Mr. Coons said that in an economy so dependent on consumer spending, even the threat of rising unemployment can cause consumers to stop spending, which can darken an already weak economic picture.

“People lose their jobs, so they cut back on their spending, and then those businesses see their revenues falling so they stop hiring and stop spending. That’s the negative-feedback loop,” Mr. Coons said.

State figures place the number of unemployed in Ohio at about 445,000 people, or roughly 7.5 percent of those able to work. However, these figures don’t always count those who have given up looking for work altogether because there are few opportunities available.

Consider 24-year-old Christopher Sparks. After a short stint this year in the Marine Corps — he was discharged during basic training because of an injury — Mr. Sparks returned to Defiance County to look for work again as a welder. But there were no jobs to be had, he said.

“I’m trying to find a job, but that’s not flying anywhere,” said Mr. Sparks, who voluntarily surrendered his 2004 Dodge pickup recently when he realized he no longer could make the payments.

“It’s not good. The economy’s bad. It’s real bad,” Mr. Sparks said. “The place I used to work, they’re laying off more people.”

Defiance County, where Mr. Sparks lives, also finished poorly in the economic survey largely because of the lingering effects of a stagnant economy, namely, a dramatic rise in delinquent property taxes.

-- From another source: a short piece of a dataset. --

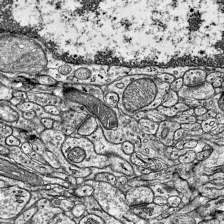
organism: Mouse
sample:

The amount of delinquent property taxes in the county has shot up more than 82 percent, according to the most recent figures from the Ohio Department of Taxation.

As he looks for work and prepares to cast his ballot, Mr. Buckhannon said he hopes that whoever wins in November will help bring jobs back to the United States.

“I would hope, regardless of who becomes president, that they would take away the incentives for American corporations to leave this country,” Mr. Buckhannon said. “I don’t believe that we should throw in the towel. I have hope that things will eventually get better.”